Despite the glaring disparities, advocates on the front lines have often run into brick walls when trying to call attention to them and trying to raise funds to end them.
For example, Bill Thomas Jr., an advocate for proton therapy treatment at the Hampton University Proton Therapy Cancer Institute, has been leading a near-futile battle for more money to end cancer disparities as the HBCU’s associate vice president for governmental relations.
“We are just trying to figure out how to communicate this particular matter to the General Assembly so they support it financially to save lives,” Thomas told WAVY Radio in Virginia during a rally. “We are not building roads, we are not building casinos,” Thomas said. “We are trying to ease human suffering and save lives.”
In an interview, Thomas pointed to observations made by former Virginia Gov. L. Douglas Wilder, concerning the Commonwealth’s underfunding of HBCUs – both public and private. In a recent op-editorial, Wilder quoted a Goldman Sachs report in the Richmond Times-Dispatch titled, “Historically Black, Historically Underfunded.”
Wilder’s op-ed stated that “public HBCUs have 54% less in assets per student” than public predominately White universities while “private HBCUs have 79% less than private” predominately White universities.
Like Wilder, Thomas asks the question, “‘why the legislature and the current administration cannot redress the wrongs of legal discrimination?’”
Support to undergird the programs of HBCUs could indeed be one of the key answers to the problem of health disparities, Lawson says. With an increase in Black doctors, more hospitals in Black neighborhoods and more medical programs at HBCUs, health disparities could begin to close, she said.
An NMA program called Project Impact 2.0 has two goals, Lawson says – first, to increase the number of African-American researchers and to increase the numbers of Blacks included in research studies.

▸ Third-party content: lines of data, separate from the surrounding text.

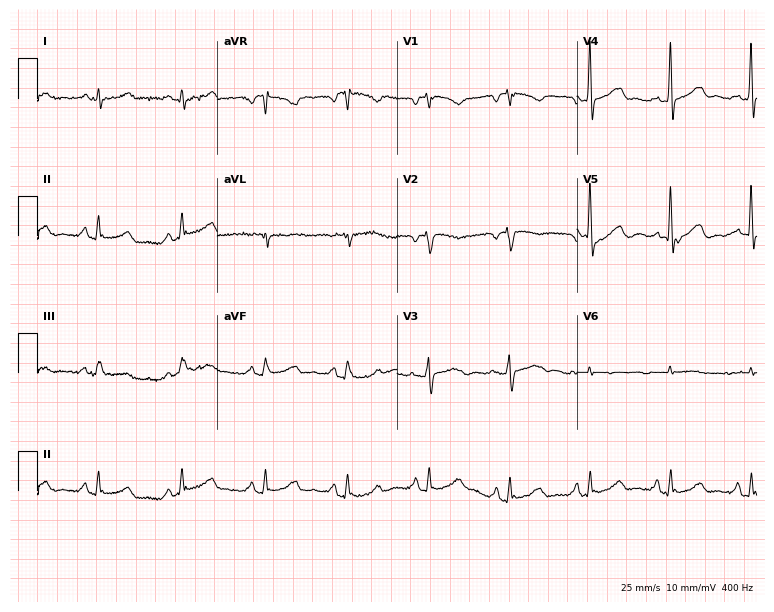
Electrocardiogram (7.3-second recording at 400 Hz), a 42-year-old female patient. Of the six screened findings (first-degree AV block, right bundle branch block, left bundle branch block, sinus bradycardia, atrial fibrillation, sinus tachycardia), none is recorded. Other findings, if any, are not listed.
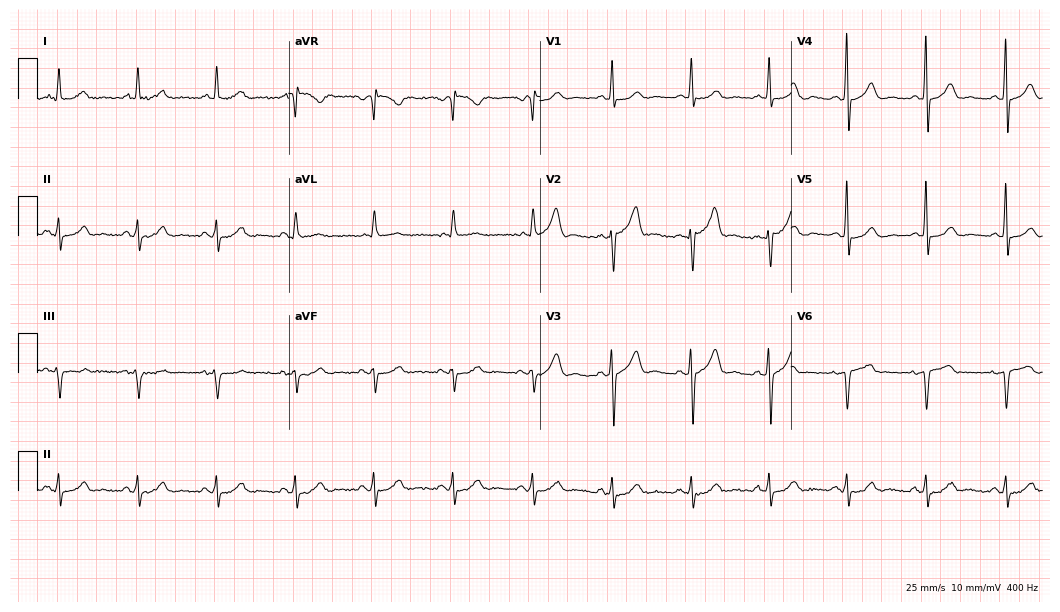
Electrocardiogram, a 66-year-old male. Overall reading on record: normal ECG.
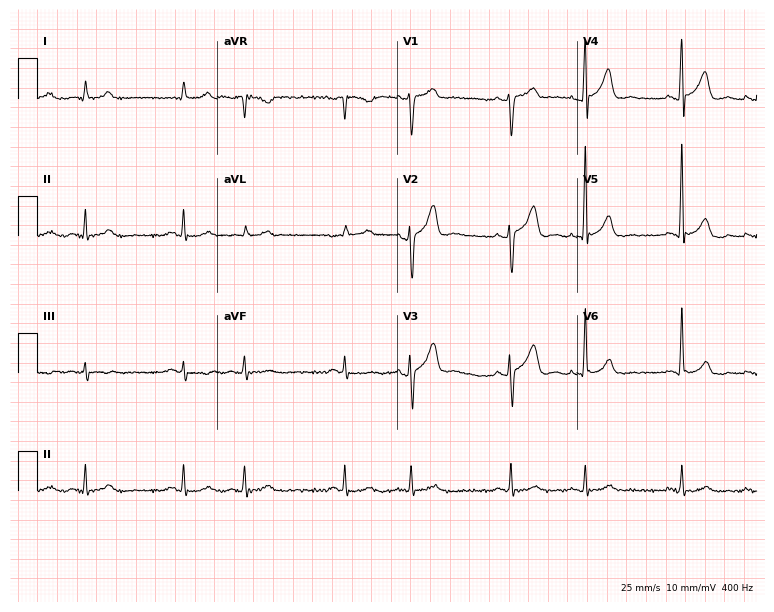
Electrocardiogram (7.3-second recording at 400 Hz), an 82-year-old male. Overall reading on record: normal ECG.
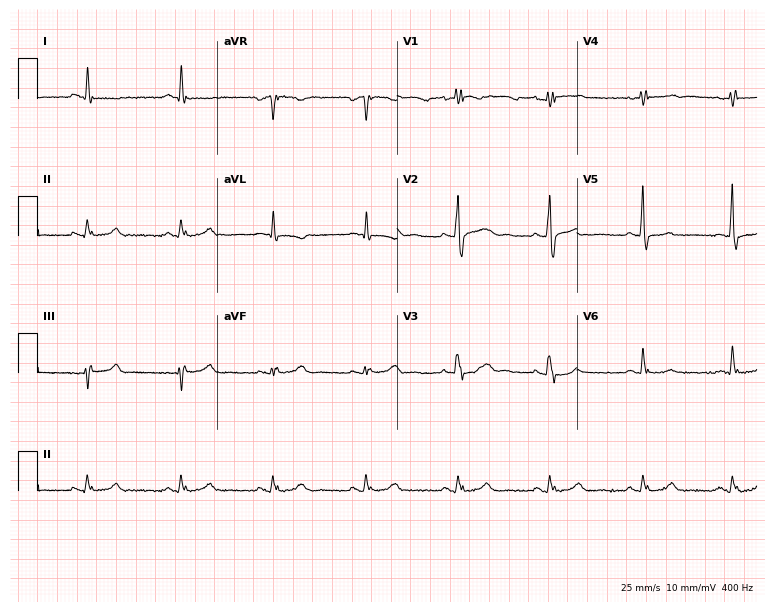
12-lead ECG from a 60-year-old male patient (7.3-second recording at 400 Hz). No first-degree AV block, right bundle branch block, left bundle branch block, sinus bradycardia, atrial fibrillation or sinus tachycardia recorded for this tracing.
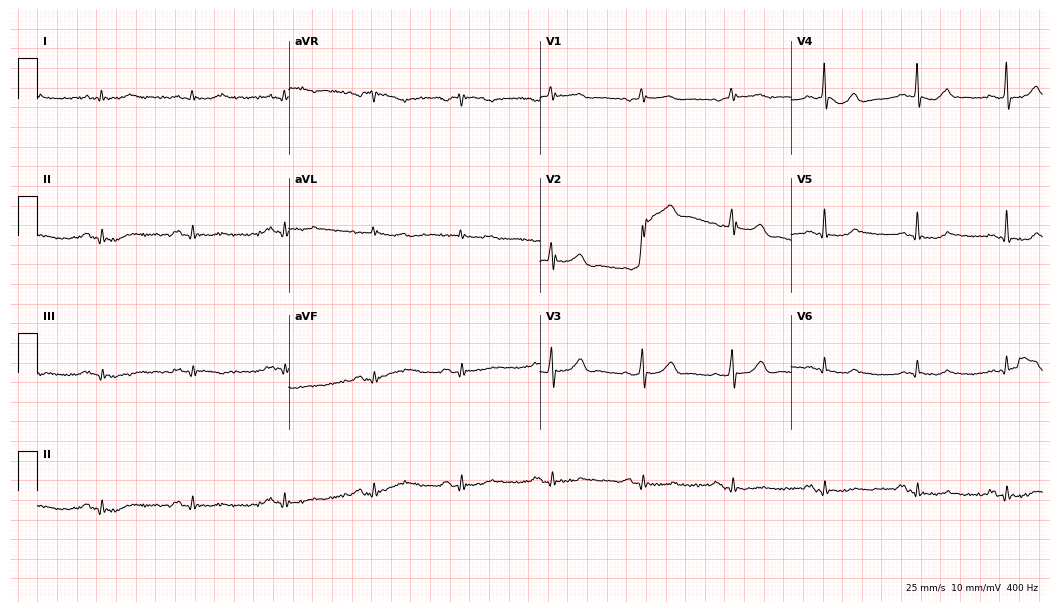
Resting 12-lead electrocardiogram (10.2-second recording at 400 Hz). Patient: a 79-year-old male. None of these six findings is recorded: first-degree AV block, right bundle branch block (RBBB), left bundle branch block (LBBB), sinus bradycardia, atrial fibrillation (AF), sinus tachycardia.
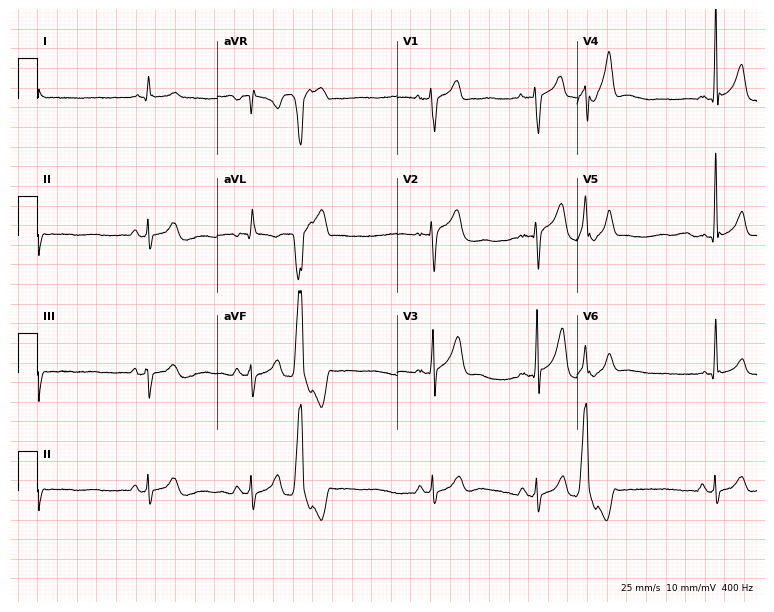
Electrocardiogram (7.3-second recording at 400 Hz), a 34-year-old man. Of the six screened findings (first-degree AV block, right bundle branch block, left bundle branch block, sinus bradycardia, atrial fibrillation, sinus tachycardia), none is recorded.
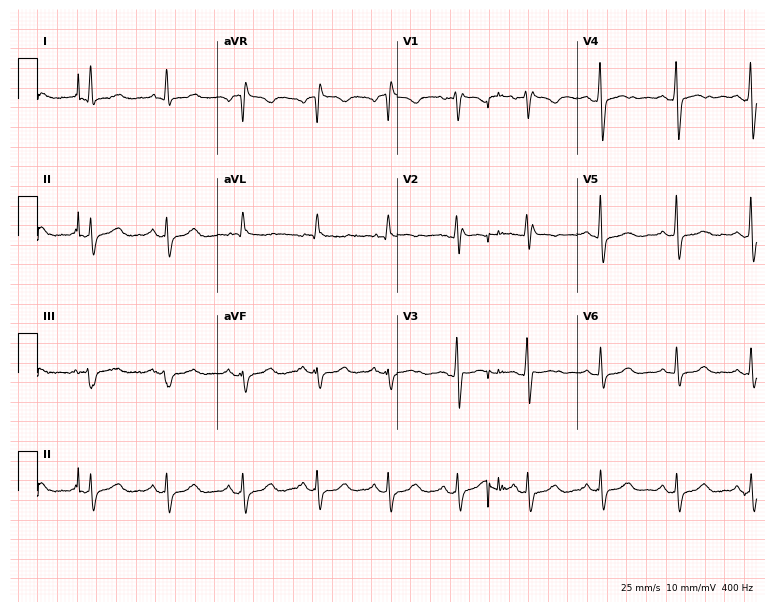
12-lead ECG from a female patient, 46 years old. Screened for six findings — first-degree AV block, right bundle branch block, left bundle branch block, sinus bradycardia, atrial fibrillation, sinus tachycardia — none is recorded.
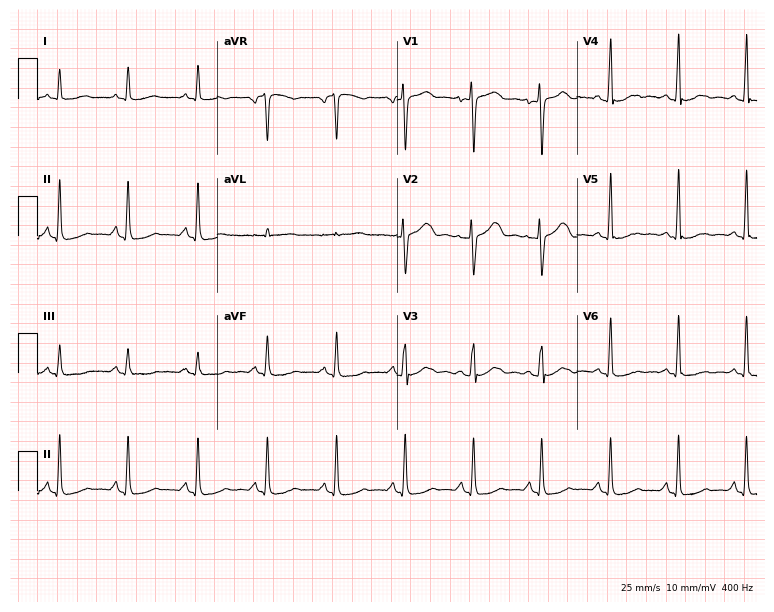
Standard 12-lead ECG recorded from a 47-year-old female. Read as a normal ECG.
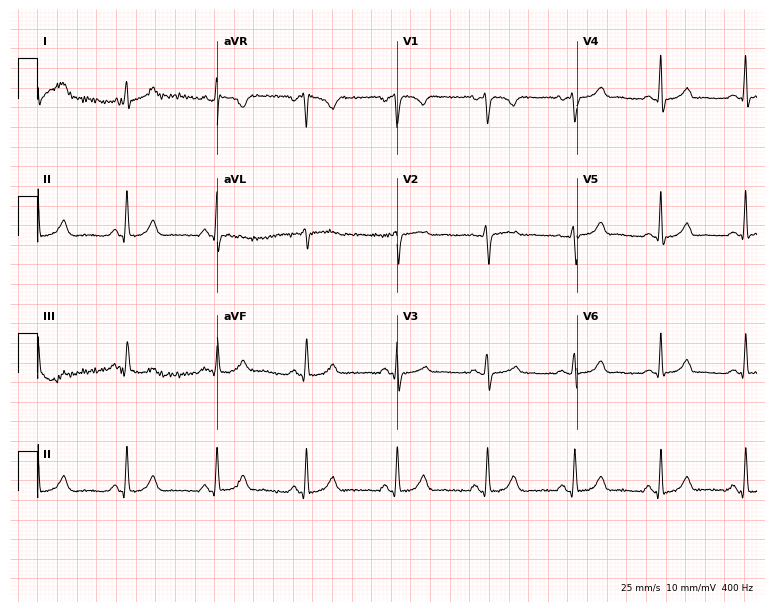
ECG — a female, 37 years old. Labelled as a normal ECG.
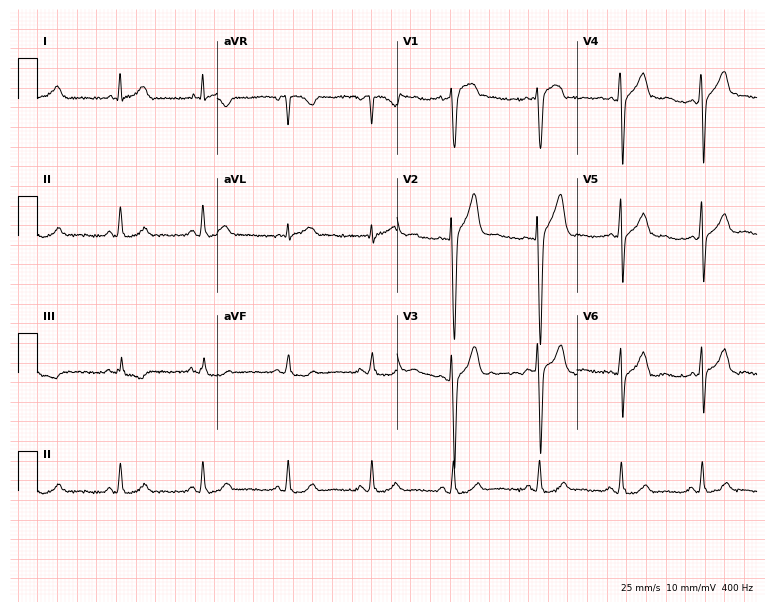
ECG — a man, 33 years old. Screened for six findings — first-degree AV block, right bundle branch block (RBBB), left bundle branch block (LBBB), sinus bradycardia, atrial fibrillation (AF), sinus tachycardia — none is recorded. Only these six findings were labelled.
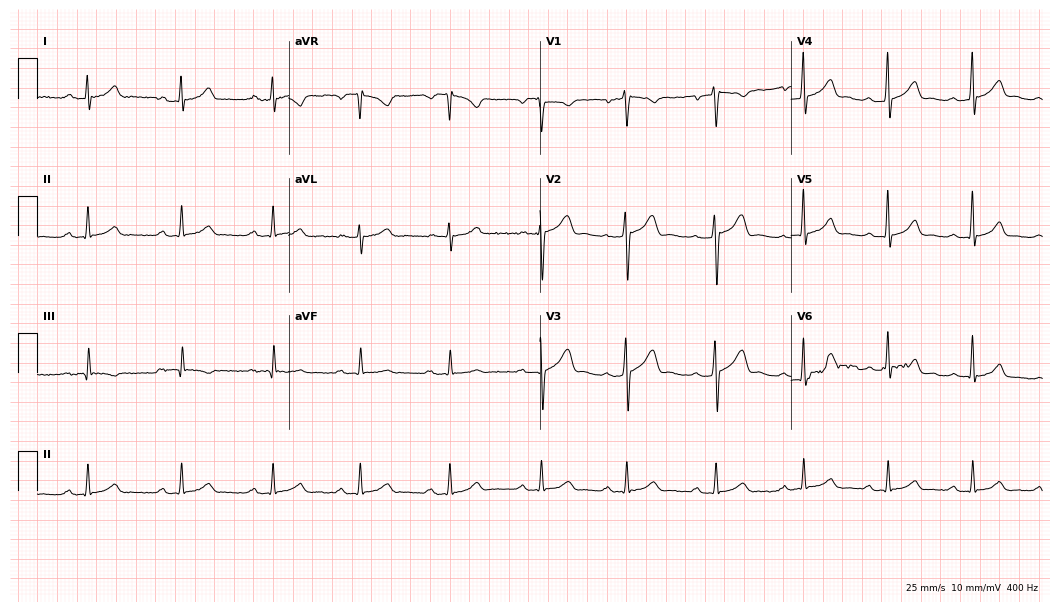
Standard 12-lead ECG recorded from a 32-year-old male patient (10.2-second recording at 400 Hz). Read as a normal ECG.
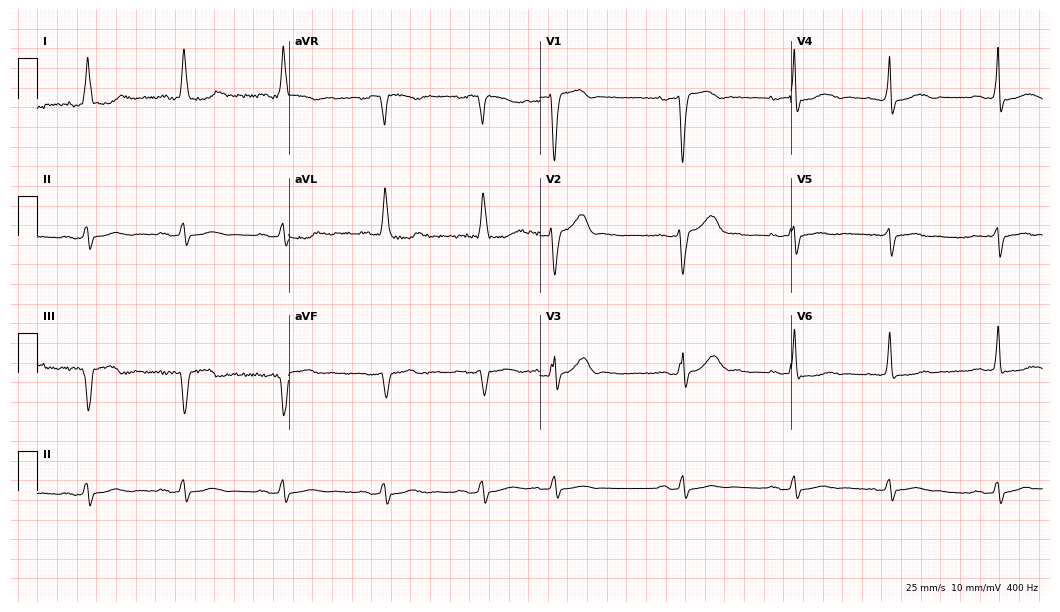
Standard 12-lead ECG recorded from a woman, 83 years old (10.2-second recording at 400 Hz). The tracing shows left bundle branch block.
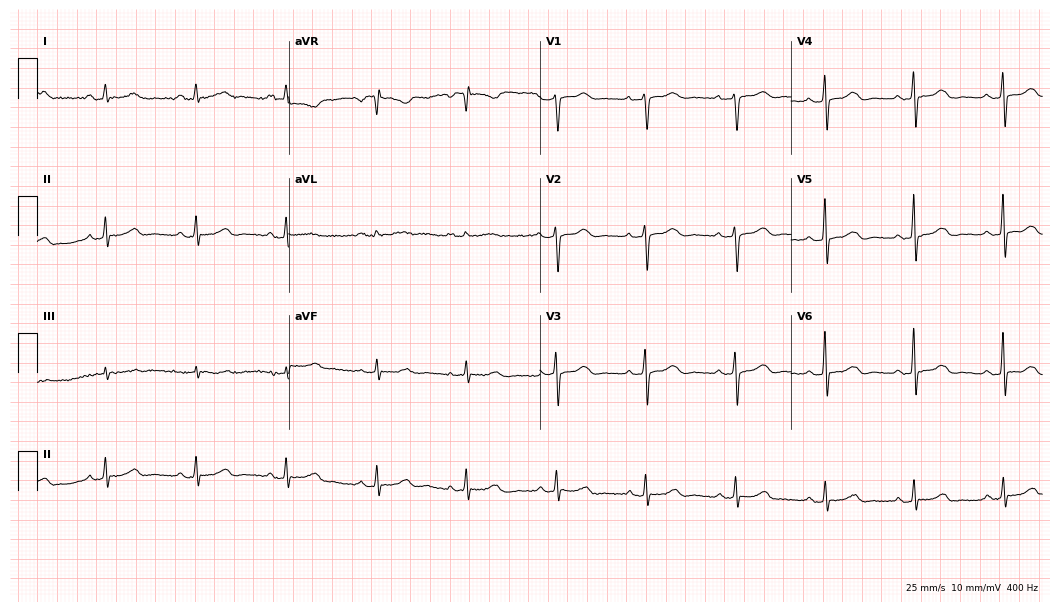
Resting 12-lead electrocardiogram. Patient: a 66-year-old woman. None of these six findings is recorded: first-degree AV block, right bundle branch block, left bundle branch block, sinus bradycardia, atrial fibrillation, sinus tachycardia. Findings outside these six are not listed.
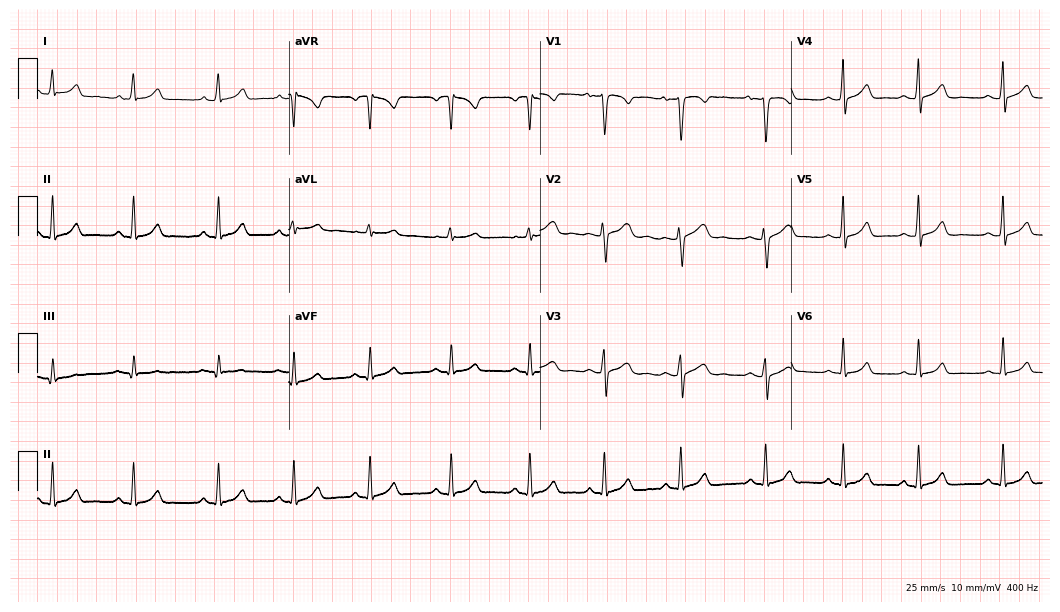
Standard 12-lead ECG recorded from a 20-year-old female patient. Read as a normal ECG.
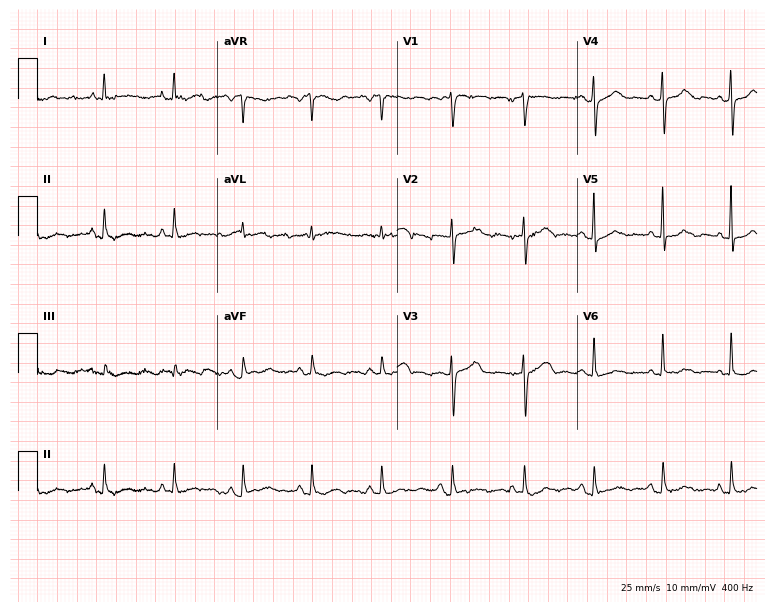
Resting 12-lead electrocardiogram. Patient: a female, 69 years old. Read as a normal ECG.
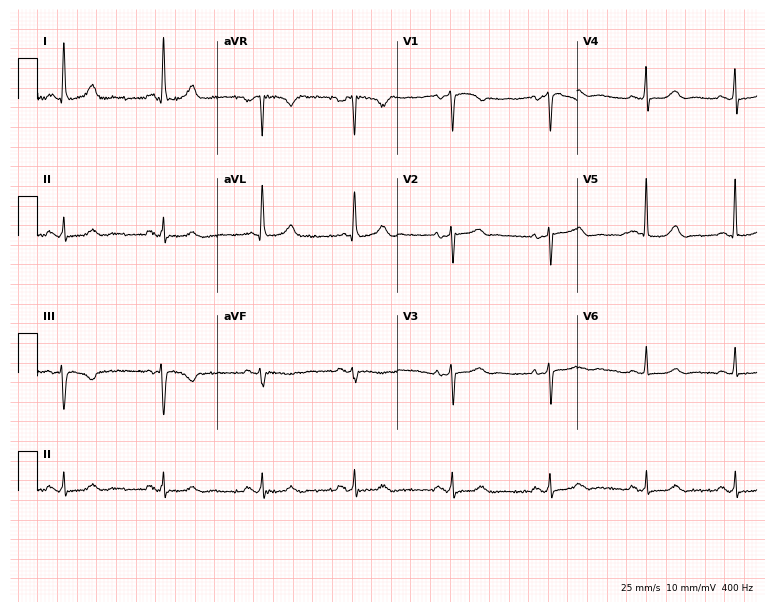
Resting 12-lead electrocardiogram. Patient: a woman, 60 years old. Read as a normal ECG.

But, just like with the civil rights successes, Lawson adds, the battle will take people of all races and walks of life working together.
“We at NMA hope to become a unifying voice. I think one of my strengths is building alliances with others. I think by building alliances, you create louder voices. And I want to call people to task so that it’s not just words and great manuscript. I want to see impact at my community level. I think NMA lends to that. We have over 130 state and local societies; we’re divided into six geographic regions and we have 26 different medical specialties that are represented within the organization,” Lawson says, “We have the infrastructure to do this – to not only bring a voice to the national level in the way of policy and advocacy, but again, make a community level impact. It just has to happen.”